Punching of flat slabs supported on rectangular columns

•Reduction in punching shear strength due to column rectangularity and size.•Limitations of design formulas for punching with rectangular columns.•Two general methods are proposed to estimate the shear-resisting perimeter.•Punching tests presented to assess the influence of column orientation and loading.•Extension of non-axis-symmetrical punching shear model to rectangular columns.

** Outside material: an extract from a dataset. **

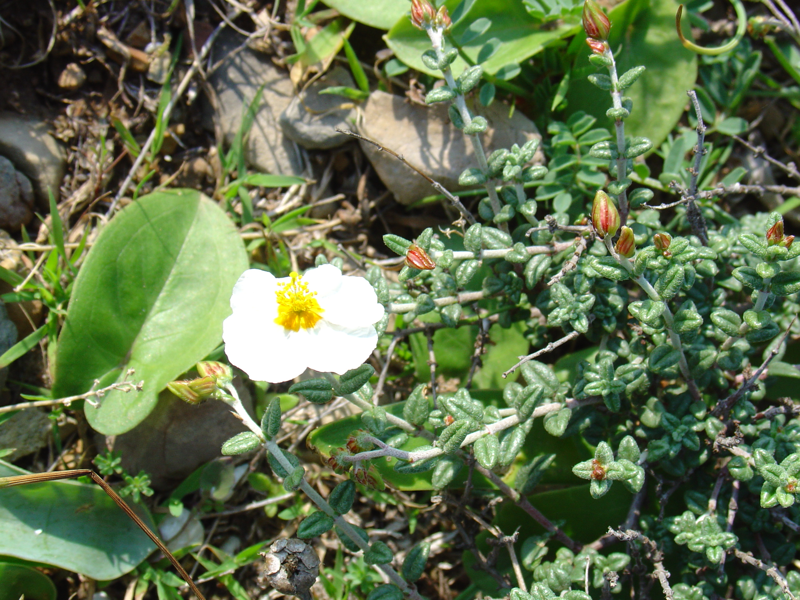 Helianthemum almeriense from Cabo de Palos, Murcia, Spain

This paper investigates the structural behaviour of RC flat slabs supported on rectangular interior columns and the influence of the loading conditions (one or two-way bending) on their punching shear strength. The punching shear strength of slabs at rectangular columns can be lower than at equivalent square columns with a similar length of the control perimeter. This is due to a potential concentration of shear forces along the control perimeter. Some, but not all design formulas for punching design, consider this reduction on strength using empirical factors, which are written in terms of the column geometry only. However, in reality, the concentration of shear forces depends also on the deflected shape of the slab. It is shown in this paper that this can be consistently considered by means of the shear-resisting control perimeter. A sound approach is presented to estimate the shear-resisting control perimeter based on the shear fields of the slab accounting for the loading and boundary conditions. An alternative approach is presented based on the contact pressure in the support region which gives comparable predictions of the shear-resisting control perimeter. Both approaches give a physical explanation of the phenomenon. It is also shown that the model previously developed by the authors for non-axis-symmetrical punching of square columns based on the critical shear crack theory can also be applied to rectangular columns. Four punching shear tests are presented of slabs with one-way & two-way bending to validate the theoretical models presented. Accurate strength and deformation capacity predictions were obtained for the tests investigated.